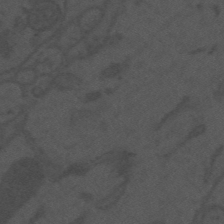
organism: Mouse
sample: Suprachiasmatic nucleus
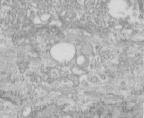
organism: Human
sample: Centriole in fibroblast cells
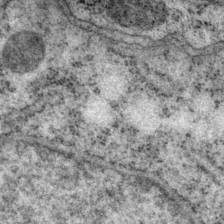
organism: P. pacificus
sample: Pharynx
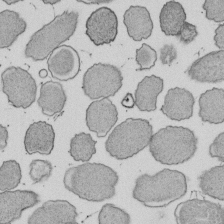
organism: E. coli
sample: Bacterial nucleoid
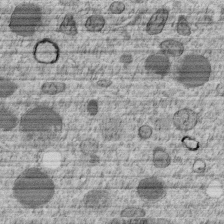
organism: C. elegans
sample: C. elegans embryo early stage
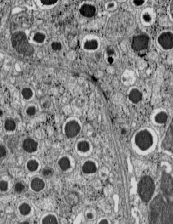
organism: C57BL Mouse
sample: Pancreatic islet
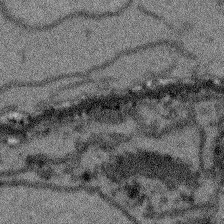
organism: Arabidopsis thaliana
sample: Root tip
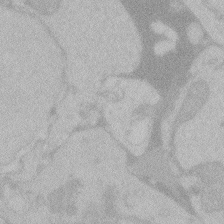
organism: Zebrafish
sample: Macrophage infected with Toxoplasma gondii
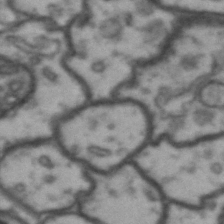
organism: Drosophila
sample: Brain
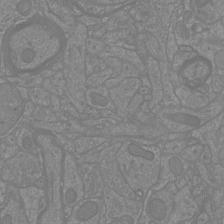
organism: Mouse
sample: Cortical neurons
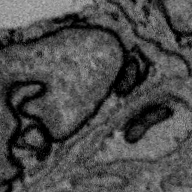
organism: Zebra finch
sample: Brain
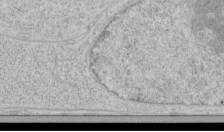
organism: Human
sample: Mitochondria in HCT116 cells
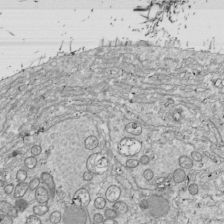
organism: Drosophila
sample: Cell division; meiosis; drosophila spermatocytes
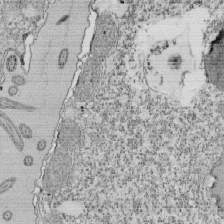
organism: Tetrahymena
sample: Cilia in tetrahymena
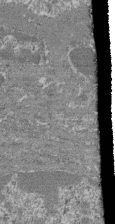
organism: Mouse
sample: Glomerulus
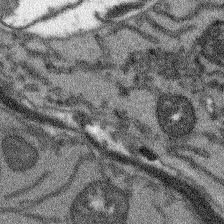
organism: Arabidopsis thaliana
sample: Root tip
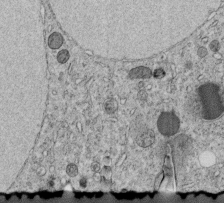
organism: C. elegans
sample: C. elegans embryo early stage
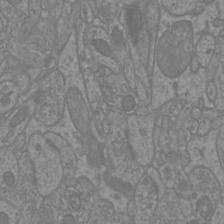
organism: Mouse
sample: Cortical neurons
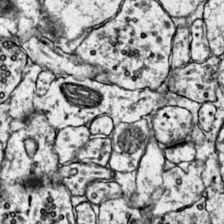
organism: Mouse
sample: Primary visual cortex
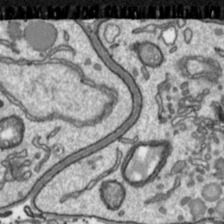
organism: Toxoplasma gondii
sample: Parasites in a vacuole inside a host cell
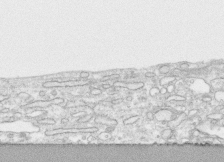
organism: Human
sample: CRL-1474
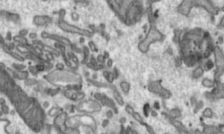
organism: Toxoplasma gondii
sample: Parasites in a vacuole inside a host cell
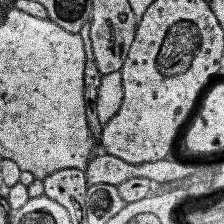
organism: Human
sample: Temporal Lobe
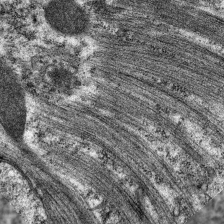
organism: C. elegans
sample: Pharynx
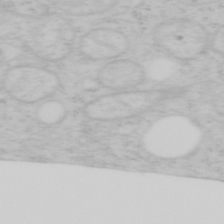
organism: Mouse
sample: OT-I killer T cells with ID8 ovarian cancer cells
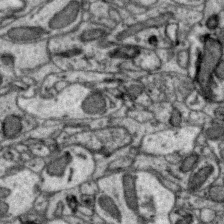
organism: Zebra finch
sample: Brain
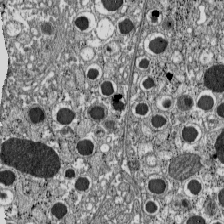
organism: C57BL Mouse
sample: Pancreatic islet
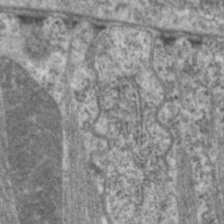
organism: C. elegans
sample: Pharynx
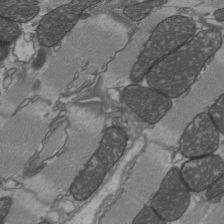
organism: C57BL Mouse
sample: Heart
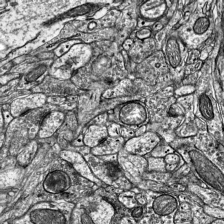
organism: Mouse
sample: Visual Cortex
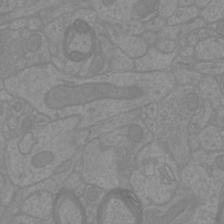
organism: Mouse
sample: Cortical neurons
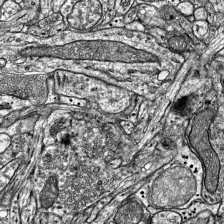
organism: Mouse
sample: Visual Cortex
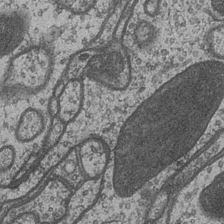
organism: Drosophila
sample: Optic medulla
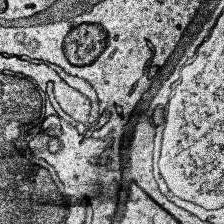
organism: Human
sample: Temporal Lobe
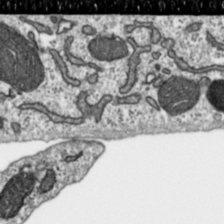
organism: Toxoplasma gondii
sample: Parasites in a vacuole inside a host cell
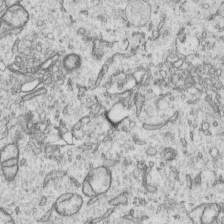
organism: Human
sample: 1205lu cells
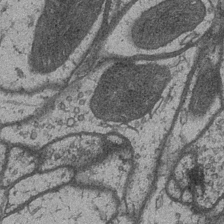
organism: Drosophila
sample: Optic medulla
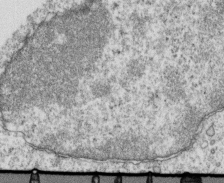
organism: Mouse
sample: Activated OT-1 CD8+ T cells
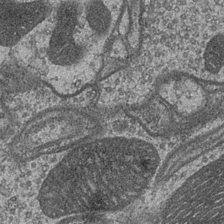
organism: Drosophila
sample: Optic medulla
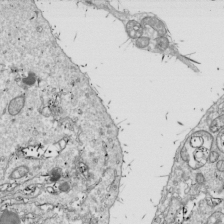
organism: Drosophila
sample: Cell division; meiosis; drosophila spermatocytes
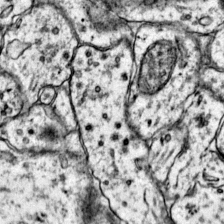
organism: Mouse
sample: Primary visual cortex
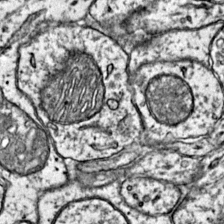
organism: Mouse
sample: Primary visual cortex
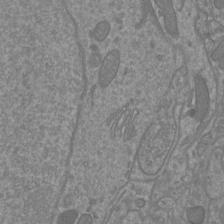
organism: Mouse
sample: Cortical neurons
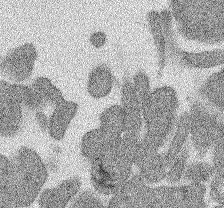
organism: Human
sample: HeLa cells
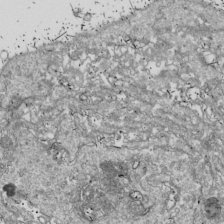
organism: Drosophila
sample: Cell division; meiosis; drosophila spermatocytes
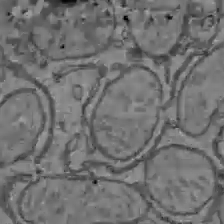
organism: C57BL Mouse
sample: Liver
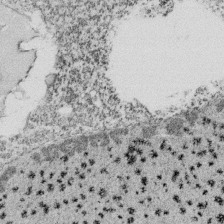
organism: Tetrahymena
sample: Cilia in tetrahymena
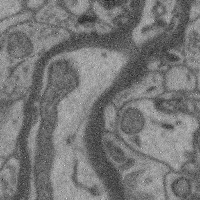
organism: Mouse
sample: Cerebral cortex
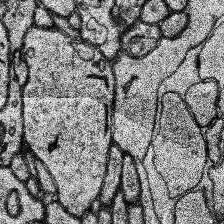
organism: Human
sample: Temporal Lobe
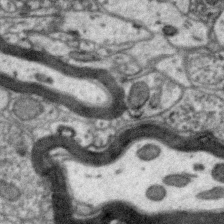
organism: Zebra finch
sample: Brain
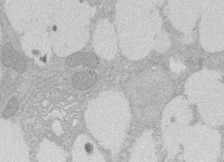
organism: Rat
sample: Salivary granule
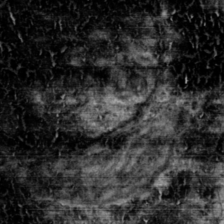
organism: Toxoplasma gondii
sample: Parasites in a vacuole inside a host cell
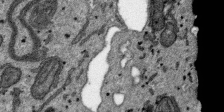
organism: Human
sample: Lung epithelial cells, uninfected (mock) control
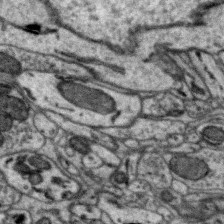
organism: Zebra finch
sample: Brain
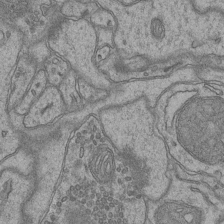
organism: Mouse
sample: CA1 Hippocampus
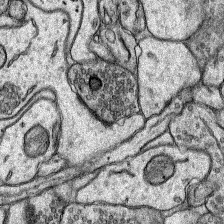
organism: Rat
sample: Hippocampus
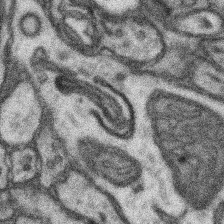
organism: Mouse
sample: Somatosensory cortex neuropil
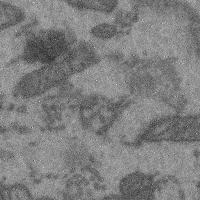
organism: Mouse
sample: Cerebral cortex
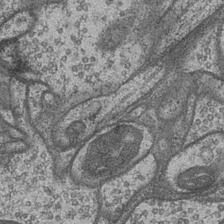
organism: Drosophila
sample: Optic medulla
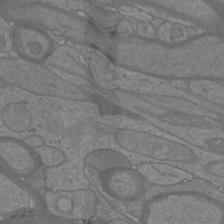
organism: Mouse
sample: Cortical neurons
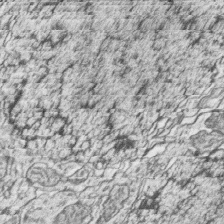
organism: Zebrafish
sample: synaptic ribbons in rod cells and cone cells
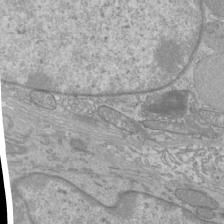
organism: Mouse
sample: Cilia; mouse epididymis
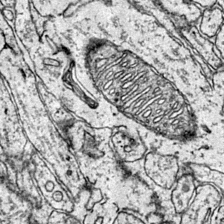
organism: Mouse
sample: Primary visual cortex
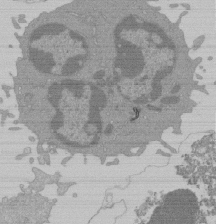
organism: Mouse
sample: Activated Pmel transgenic CD8+ T Cells
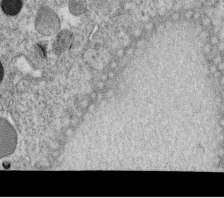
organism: C. elegans
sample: C. elegans oocyte; sperm cells
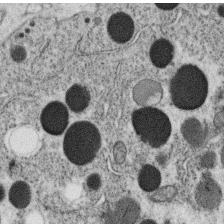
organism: C. elegans
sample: C. elegans oocyte; sperm cells
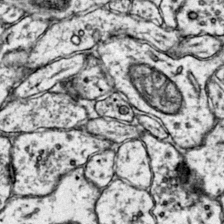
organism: Mouse
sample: Primary visual cortex
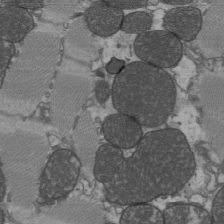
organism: C57BL Mouse
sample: Heart
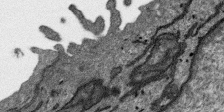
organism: Human
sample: Lung epithelial cells, uninfected (mock) control
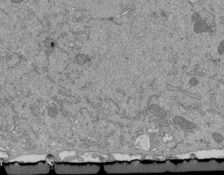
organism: Mouse
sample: ED-1 cell nuclei; centrioles
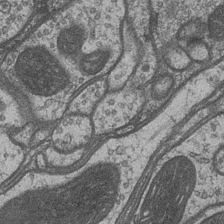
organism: Drosophila
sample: Optic medulla
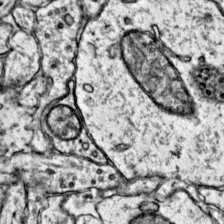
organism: Mouse
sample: Primary visual cortex
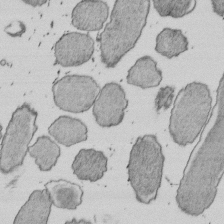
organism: E. coli
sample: Bacterial nucleoid
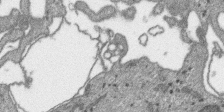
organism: Human
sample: Lung epithelial cells infected with SARS-CoV-2
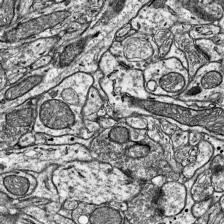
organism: Mouse
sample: Visual Cortex
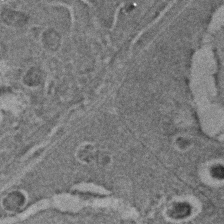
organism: C. elegans
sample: C. elegans embryo
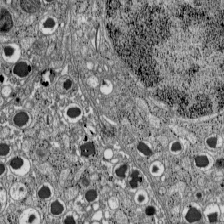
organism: C57BL Mouse
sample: Pancreatic islet
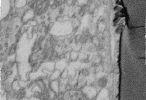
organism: Human
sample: Centriole in fibroblast cells
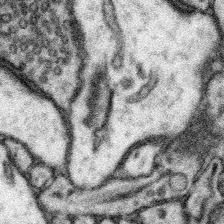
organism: Mouse
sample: Somatosensory cortex neuropil
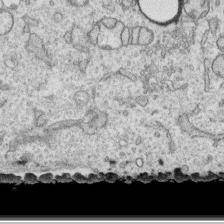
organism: Human
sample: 1205lu cells
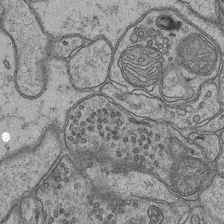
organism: Mouse
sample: CA1 Hippocampus
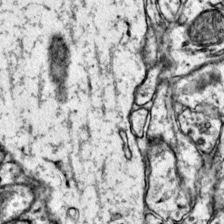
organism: Mouse
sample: Primary visual cortex
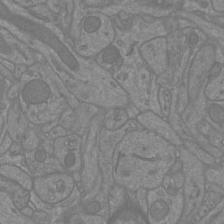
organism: Mouse
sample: Cortical neurons
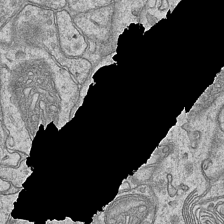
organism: Mouse
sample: CA1 Hippocampus
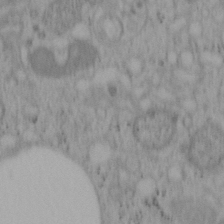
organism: Mouse
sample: OT-I killer T cells with ID8 ovarian cancer cells
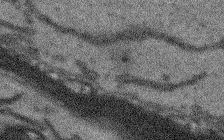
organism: Arabidopsis thaliana
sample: Root tip
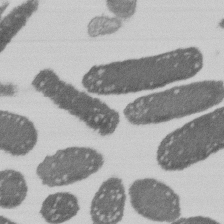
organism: E. coli
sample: Bacterial nucleoid
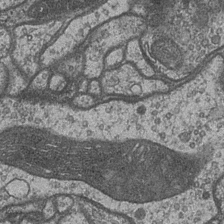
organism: Drosophila
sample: Optic medulla
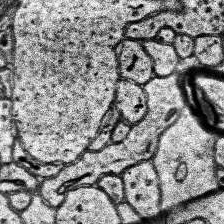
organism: Human
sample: Temporal Lobe
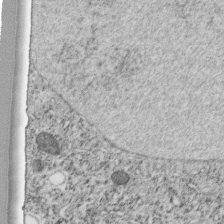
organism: C. elegans
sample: C. elegans embryo early stage
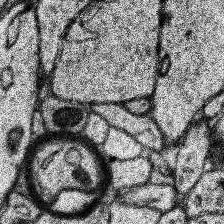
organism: Human
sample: Temporal Lobe
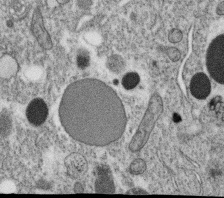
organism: C. elegans
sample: C. elegans oocyte; sperm cells
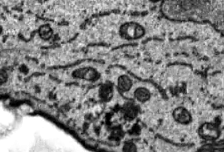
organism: Human
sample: HeLa cells
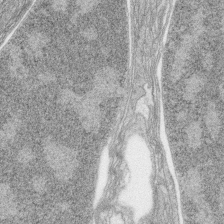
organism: Zebrafish
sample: synaptic ribbons in rod cells and cone cells
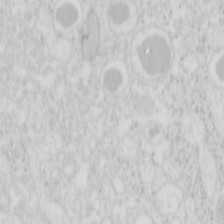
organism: Mouse
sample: Pancreas
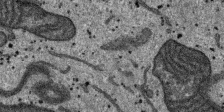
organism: Human
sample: Lung epithelial cells, uninfected (mock) control
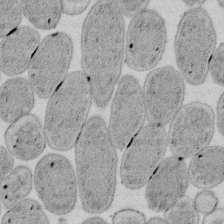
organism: E. coli
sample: Bacterial nucleoid
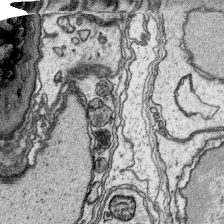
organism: Platynereis dumerilii
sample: Parapodia
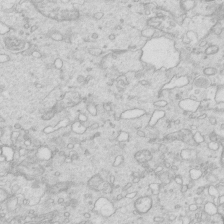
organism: Mouse
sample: Multiciliated cells
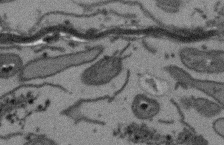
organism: Arabidopsis thaliana
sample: Root tip
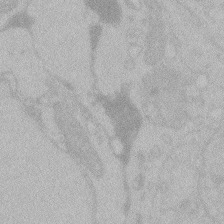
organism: Zebrafish
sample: Macrophage infected with Toxoplasma gondii
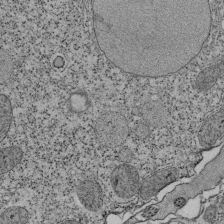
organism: Tetrahymena
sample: Cilia in tetrahymena
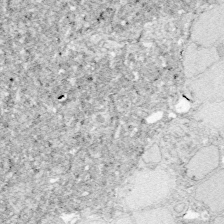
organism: Zebrafish
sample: Whole-Brain
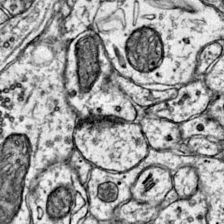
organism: Mouse
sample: Primary visual cortex

**Task description**
Return the records exactly as they stand, and drop every picture.

**Output below**
organism: Mouse
sample: Suprachiasmatic nucleus
organism: Human
sample: Centriole in fibroblast cells
organism: P. pacificus
sample: Pharynx
organism: E. coli
sample: Bacterial nucleoid
organism: C. elegans
sample: C. elegans embryo early stage
organism: C57BL Mouse
sample: Pancreatic islet
organism: Arabidopsis thaliana
sample: Root tip
organism: Zebrafish
sample: Macrophage infected with Toxoplasma gondii
organism: Drosophila
sample: Brain
organism: Mouse
sample: Cortical neurons
organism: Zebra finch
sample: Brain
organism: Human
sample: Mitochondria in HCT116 cells
organism: Drosophila
sample: Cell division; meiosis; drosophila spermatocytes
organism: Tetrahymena
sample: Cilia in tetrahymena
organism: Mouse
sample: Glomerulus
organism: Arabidopsis thaliana
sample: Root tip
organism: C. elegans
sample: C. elegans embryo early stage
organism: Mouse
sample: Cortical neurons
organism: Mouse
sample: Primary visual cortex
organism: Toxoplasma gondii
sample: Parasites in a vacuole inside a host cell
organism: Human
sample: CRL-1474
organism: Toxoplasma gondii
sample: Parasites in a vacuole inside a host cell
organism: Human
sample: Temporal Lobe
organism: C. elegans
sample: Pharynx
organism: Mouse
sample: OT-I killer T cells with ID8 ovarian cancer cells
organism: Zebra finch
sample: Brain
organism: C57BL Mouse
sample: Pancreatic islet
organism: C. elegans
sample: Pharynx
organism: C57BL Mouse
sample: Heart
organism: Mouse
sample: Visual Cortex
organism: Mouse
sample: Cortical neurons
organism: Mouse
sample: Visual Cortex
organism: Drosophila
sample: Optic medulla
organism: Human
sample: Temporal Lobe
organism: Toxoplasma gondii
sample: Parasites in a vacuole inside a host cell
organism: Human
sample: 1205lu cells
organism: Drosophila
sample: Optic medulla
organism: Mouse
sample: Activated OT-1 CD8+ T cells
organism: Drosophila
sample: Optic medulla
organism: Drosophila
sample: Cell division; meiosis; drosophila spermatocytes
organism: Mouse
sample: Primary visual cortex
organism: Mouse
sample: Primary visual cortex
organism: Mouse
sample: Cortical neurons
organism: Human
sample: HeLa cells
organism: Drosophila
sample: Cell division; meiosis; drosophila spermatocytes
organism: C57BL Mouse
sample: Liver
organism: Tetrahymena
sample: Cilia in tetrahymena
organism: Mouse
sample: Cerebral cortex
organism: Human
sample: Temporal Lobe
organism: Zebra finch
sample: Brain
organism: Rat
sample: Salivary granule
organism: Toxoplasma gondii
sample: Parasites in a vacuole inside a host cell
organism: Human
sample: Lung epithelial cells, uninfected (mock) control
organism: Zebra finch
sample: Brain
organism: Mouse
sample: CA1 Hippocampus
organism: Rat
sample: Hippocampus
organism: Mouse
sample: Somatosensory cortex neuropil
organism: Mouse
sample: Cerebral cortex
organism: Drosophila
sample: Optic medulla
organism: Mouse
sample: Cortical neurons
organism: Zebrafish
sample: synaptic ribbons in rod cells and cone cells
organism: Mouse
sample: Cilia; mouse epididymis
organism: Mouse
sample: Primary visual cortex
organism: Mouse
sample: Activated Pmel transgenic CD8+ T Cells
organism: C. elegans
sample: C. elegans oocyte; sperm cells
organism: C. elegans
sample: C. elegans oocyte; sperm cells
organism: Mouse
sample: Primary visual cortex
organism: C57BL Mouse
sample: Heart
organism: Human
sample: Lung epithelial cells, uninfected (mock) control
organism: Mouse
sample: ED-1 cell nuclei; centrioles
organism: Drosophila
sample: Optic medulla
organism: Mouse
sample: Primary visual cortex
organism: E. coli
sample: Bacterial nucleoid
organism: Human
sample: Lung epithelial cells infected with SARS-CoV-2
organism: Mouse
sample: Visual Cortex
organism: C. elegans
sample: C. elegans embryo
organism: C57BL Mouse
sample: Pancreatic islet
organism: Human
sample: Centriole in fibroblast cells
organism: Mouse
sample: Somatosensory cortex neuropil
organism: Human
sample: 1205lu cells
organism: Mouse
sample: CA1 Hippocampus
organism: Mouse
sample: Primary visual cortex
organism: Mouse
sample: Cortical neurons
organism: Mouse
sample: CA1 Hippocampus
organism: Mouse
sample: OT-I killer T cells with ID8 ovarian cancer cells
organism: Arabidopsis thaliana
sample: Root tip
organism: E. coli
sample: Bacterial nucleoid
organism: Drosophila
sample: Optic medulla
organism: Human
sample: Temporal Lobe
organism: C. elegans
sample: C. elegans embryo early stage
organism: Human
sample: Temporal Lobe
organism: C. elegans
sample: C. elegans oocyte; sperm cells
organism: Human
sample: HeLa cells
organism: Zebrafish
sample: synaptic ribbons in rod cells and cone cells
organism: Mouse
sample: Pancreas
organism: Human
sample: Lung epithelial cells, uninfected (mock) control
organism: E. coli
sample: Bacterial nucleoid
organism: Platynereis dumerilii
sample: Parapodia
organism: Mouse
sample: Multiciliated cells
organism: Arabidopsis thaliana
sample: Root tip
organism: Zebrafish
sample: Macrophage infected with Toxoplasma gondii
organism: Tetrahymena
sample: Cilia in tetrahymena
organism: Zebrafish
sample: Whole-Brain
organism: Mouse
sample: Primary visual cortex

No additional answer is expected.